If people are willing to seek guidance and help, they can overcome their dependence and build a gratifying, drug-free life for themselves.
Drug Abuse and Dental Problems
Substance abuse can damage the lungs, heart, stomach, or brain, but many types of drugs can cause tons of damage to the teeth and gums.
Drug users who struggle with substance abuse spend a great deal of their time intoxicated or trying to get more drugs; this means that they often neglect oral care and hygiene because they don’t care or can’t afford dental care.
There are many ways in which each drug can, individually, cause damage to oral health.
Here are the most frequent ways that drug users can generally harm their teeth and mouth:
- Drugs (all of them) can cause dry mo, which means you make less saliva needed to clean teeth.

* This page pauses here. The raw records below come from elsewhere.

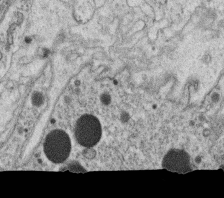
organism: C. elegans
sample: C. elegans oocyte; sperm cells
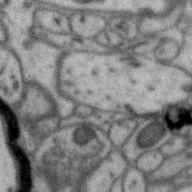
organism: Zebra finch
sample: Brain

- Drugs that are stimulants such as cocaine, heroin, meth, and ecstasy can make people clench or grind their teeth. Grinding weakens your teeth and can even break them. It also can cause pain in the jaw.
- If there is a drug abuse case, mostly stronger ones like meth or heroin, people are less likely to take good care of their teeth or go to a dentist. That can lead to tooth decay quickly get worse little by little, day after day.

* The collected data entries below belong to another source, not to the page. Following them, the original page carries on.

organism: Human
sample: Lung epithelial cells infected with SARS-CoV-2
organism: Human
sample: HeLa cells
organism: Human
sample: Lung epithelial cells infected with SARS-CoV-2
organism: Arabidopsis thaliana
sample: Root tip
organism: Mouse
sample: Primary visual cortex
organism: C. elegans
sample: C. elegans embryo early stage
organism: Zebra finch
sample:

- Many drug users also smoke. And smoking can worsen the negative impact of using drugs.
- In addition to all this, drugs cause acid reflux, which also rots enamel and hurts soft tissue.
- Drugs can lead to the loss of blood flow to roots and gums.
This drug, also known as “meth,” is among the most harmful oral health substances. The adverse effects of methamphetamine are so intense that users can often be recognized by the “meth mouth,” from which the lateral teeth are severely decayed.
They may be worn in the gum area or darkened by deterioration. Both drug components and the user’s behavior are responsible for the fast development of dental problems.
Methamphetamine, made with highly acidic ingredients, softens tooth enamel and can remove it in a matter of weeks. The drug also increases anxiety levels, which can cause users to grind their teeth, increasing erosion.
Another effect of the drug on a physical level is that of an extremely dry mouth, promoting bacteria’s growth and increasing cavities. Finally, it is common for meth users not to brush or floss their teeth when high, and they are more likely to crave sweets.
This potent stimulant affects teeth and mouth tissues. And although it can generate additional damage depending on how the drug is used. It is highly acidic, so if cocaine comes in contact with teeth, it will break down the enamel.
Although many people put powdered cocaine in their mouths to be absorbed by the gums, crack cocaine smoked if the most common offender to teeth.
Rubbing the powdered presentation into teeth and gums also leads to mouth sores that can become infected later on.
Plus, snorting powdered cocaine can damage tissues in the upper palate, which may eventually create a hole between the mouth and the nose.
People that use heroin injecting it into their veins can expect damage such as the one produced by meth; that is rotten, broken, discolored, and missing teeth, as well as gum disease such as periodontal. Plus, this substance’s use makes people crave sugary food and beverages, leading to damaging teeth and roots.
People who inject heroin into their veins put themselves at higher risk for many infections, causing oral fungus or viral infections that affect the mouth.
Since opioids also decrease pain, the associated loss of sensitivity could lead to ignoring the pain from cavities or gum disease.
Get Help Ending Addiction
Damage to oral health means missing teeth and periodontal disease. This could create even more significant problems such as those related to difficult to eat even after substance abuse has stopped.
Missing teeth can damage people’s self-esteem, which makes emotional recovery from addiction harder.
Getting guidance and support with detox and then entering a rehabilitation program can help people overcome dependence on harmful substances.
Rehabilitation sometimes centers on assist people in finding dental specialists who can address their oral health problems.